AZT caused a mitochondrial skeletal myopathy (Arnaudo et al, 1991; Dalakas et al, 1990). Characteristic microscopic “ragged red fibers” (Shoubridge, 1994) and ultrastructural paracrystalline inclusions occurred. A high lactate (LA)/pyruvate ratio (consistent with abnormal mitochondrial function) was seen in blood of patients with AZT mitochondrial myopathy (Chariot et al, 1994).
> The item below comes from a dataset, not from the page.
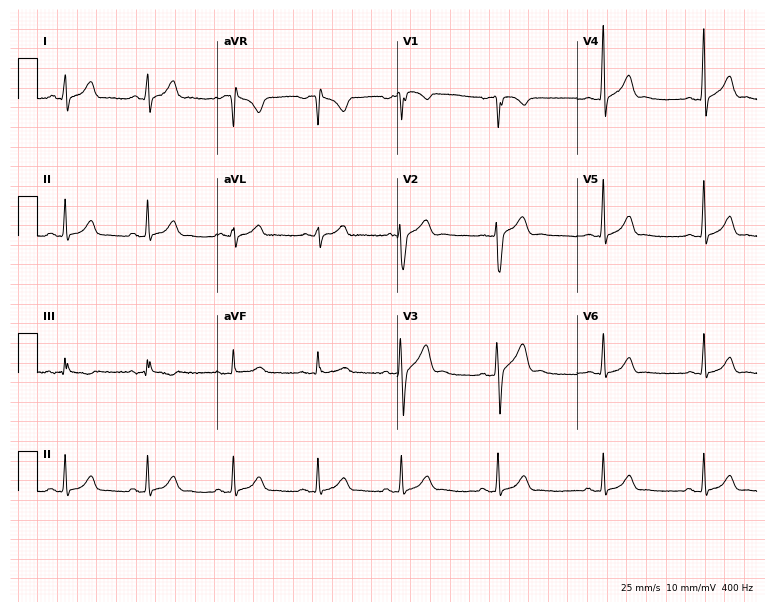
ECG — a 22-year-old man. Labelled as a normal ECG.
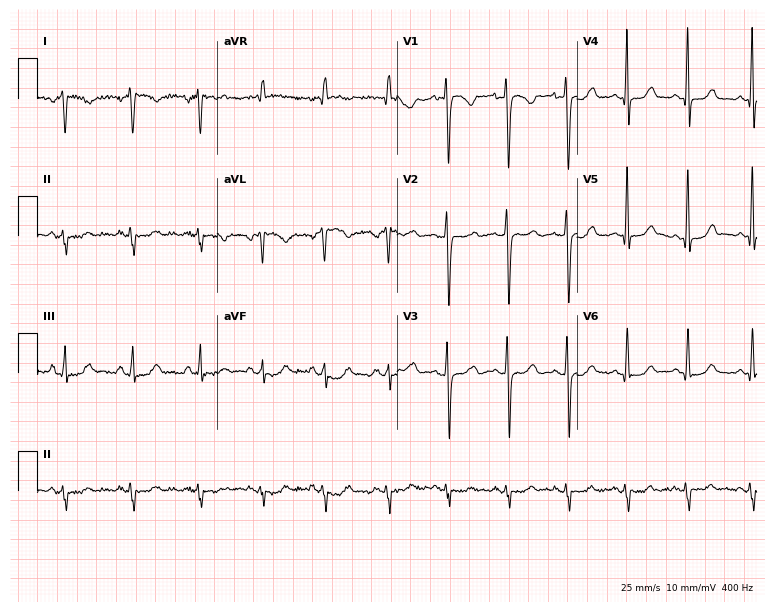
12-lead ECG from a 36-year-old woman (7.3-second recording at 400 Hz). No first-degree AV block, right bundle branch block (RBBB), left bundle branch block (LBBB), sinus bradycardia, atrial fibrillation (AF) or sinus tachycardia recorded for this tracing. Findings outside these six are not listed.

Analogous to AZT-induced mitochondrial skeletal myopathy in humans, cardiomyopathy (CM) and mitochondrial skeletal myopathy occur in AZT-treated rats (Corcuera Pindado et al, 1994; Lamperth et al, 1991; Lewis et al, 1991; 1992) and transgenic (TG) AIDS mice (NL4–3Δ gag/pol; Lewis et al, 2000). A relationship exists between the development of AIDS CM in adults and prolonged treatment with AZT (Barbaro et al, 1998, 2000; Herskowitz et al, 1992). The mechanism of CM from AZT is not completely understood, but may relate to altered mtDNA replication, its resultant effects on energetics, and related cellular processes (Lewis, 2000).
Recently, lactic acidemia in AIDS gained attention as an important clinical problem found both in adults (Boubaker et al, 2000; Lonergan et al, 2000; Ter Hofstede et al, 2000) and in children (Church et al, 2000). Treatment with certain NRTI (stavudine, lamivudine) resulted in anion gap acidosis (Miller et al, 2000; Moore et al, 2000).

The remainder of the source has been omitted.